Capítulo 1
Mãe... mulher... não tem que ser exemplo de força, está tudo bem dividir o fardo e ter mais um elo na corrente da vida. Isso não é fraqueza, é reconhecer o valor que se conectar ao outro pode ter e aí interligados deixar tudo mais leve e o peso mais fácil de carregar.
Capítulo um
Eu estava trabalhando quando a vi pela primeira vez, ela tinha a mão na incubadora e olhava para o seu bebê recém-nascido ali dentro, percebi pelos seus olhos que seu pensamento estava longe, enquanto lágrimas saíam dos seus olhos e ela as enxugava rapidamente com as costas da mão, antes que elas escorressem para dentro da máscara que usava.
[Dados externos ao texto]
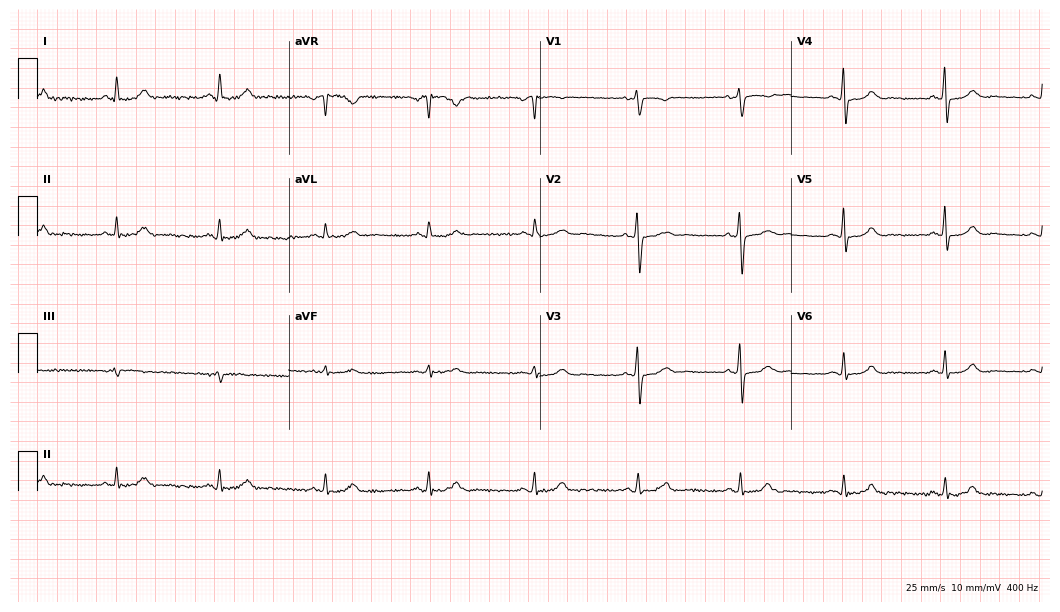
Resting 12-lead electrocardiogram. Patient: a 48-year-old woman. Read as a normal ECG.

Fazia isso como se por instinto para que ninguém as visse e talvez tenha sido nesse pequeno instante, em que possivelmente fui o único a ver seu momento de fraqueza, que dentro de mim despertou o interesse e a vontade de saber mais sobre aquela mulher.
Depois da primeira vez que a notei, sem que eu pudesse controlar meus olhos pareciam ser puxados para ela e todos os dias quando eu chegava no hospital para trabalhar, logo a enxergava através dos vidros e ela sempre estava com o olhar triste e ao mesmo tempo esperançoso para o pequeno guerreirinho dentro da incubadora.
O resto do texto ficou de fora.